Denn da Heimatliebe ein unmittelbares Gefühl ist, kann gerade über dieses Unmittelbare zu höherem, politischem Bewusstsein geleitet werden. Auch ist es ein fester Topos des 19. Jahrhunderts, dass Juden und alle anderen, die als fremd und nicht dazugehörig angesehen wurden, grundsätzlich zu Heimatliebe nicht fähig seien und daher auch kein Teil der deutschen Heimat werden könnten. Die politische Funktionalisierung einer vermeintlich unpolitischen Heimat gipfelt im Ersten Weltkrieg, in dem nach von den Kriegstreibern ausgegebener »Parole Heimat« für das Vaterland gekämpft und gestorben werden musste. Die NS-Zeit und der Zweite Weltkrieg, die immer wieder herangezogen werden, um auf einen punktuellen politisch-ideologischen Missbrauch des Heimatbegriffs hinzuweisen, sind eigentlich nur trauriger Höhepunkt einer Semantisierung von Heimat, die sich seit über 200 Jahren in einem hochpolitischen Bedeutungsgefüge abspielt, das des vermeintlich Un- und Vorpolitischen von Heimat bedarf, um Politik machen zu können.

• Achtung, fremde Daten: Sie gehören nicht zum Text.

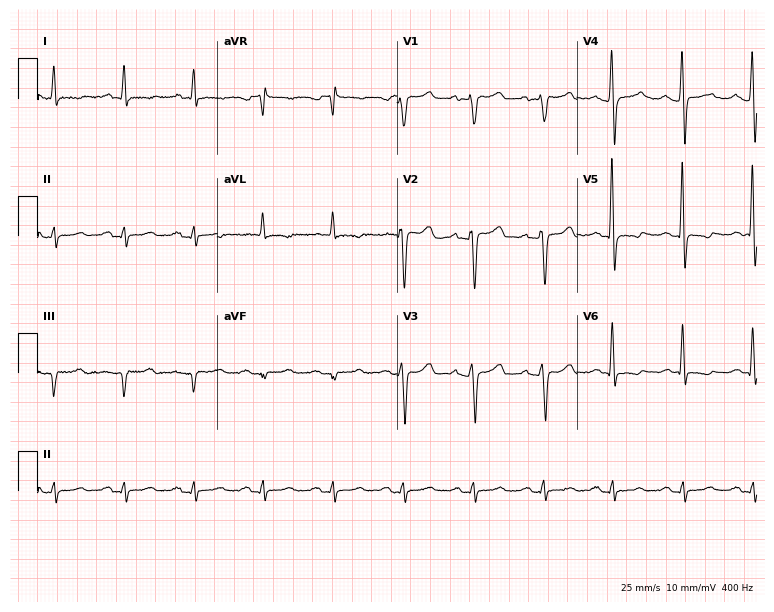
ECG (7.3-second recording at 400 Hz) — a 57-year-old man. Screened for six findings — first-degree AV block, right bundle branch block, left bundle branch block, sinus bradycardia, atrial fibrillation, sinus tachycardia — none is recorded.
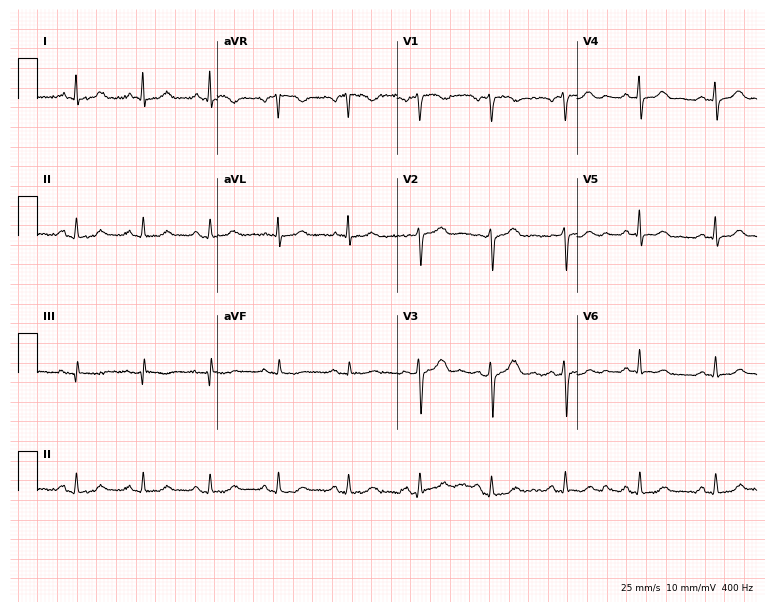
Resting 12-lead electrocardiogram. Patient: a 67-year-old male. Read as a normal ECG.

Auch wenn organologische Bilder wie die des im Heimatboden wurzelnden Baumes aus unseren kollektiven Selbstbeschreibungen gewichen sind, auch wenn sich heute ein größerer Teil der Deutschen nicht mehr bruchlos mit der Vorstellung der Nation identifiziert, diese eher durch die Vorstellung »Europa« oder »Vereinte Nationen« ersetzen würde, auch wenn sich viele heute eher als mobiles Wesen sehen würden – wir können nicht ernsthaft auf der Behauptung beharren, dass Heimat für uns nur etwas ganz Subjektives und gänzlich Unpolitisches ist. Dafür stand Heimat zu lange im Dienst des Politischen.

Historisch betrachtet wurde der Begriff der Heimat in den letzten 200 Jahren nicht von einigen Nationalisten missbraucht, sondern sie war in dem gesamten Zeitraum auf das Engste mit Ideologien des Nationalen und Ausgrenzenden verbunden, sie ist struktureller Teil von ihnen. Das muss uns nicht abhalten, beim nächsten Trip nach Hollywood einmal das Fitnesscenter HEIMAT zu besuchen oder uns (bei geringerem Budget) wenigstens die norwegische Fußmatte Heymat anzuschaffen. Wir sollten nur wissen, dass das dann nicht nur eine subjektive Sache, sondern doch irgendwie auch politisch ist.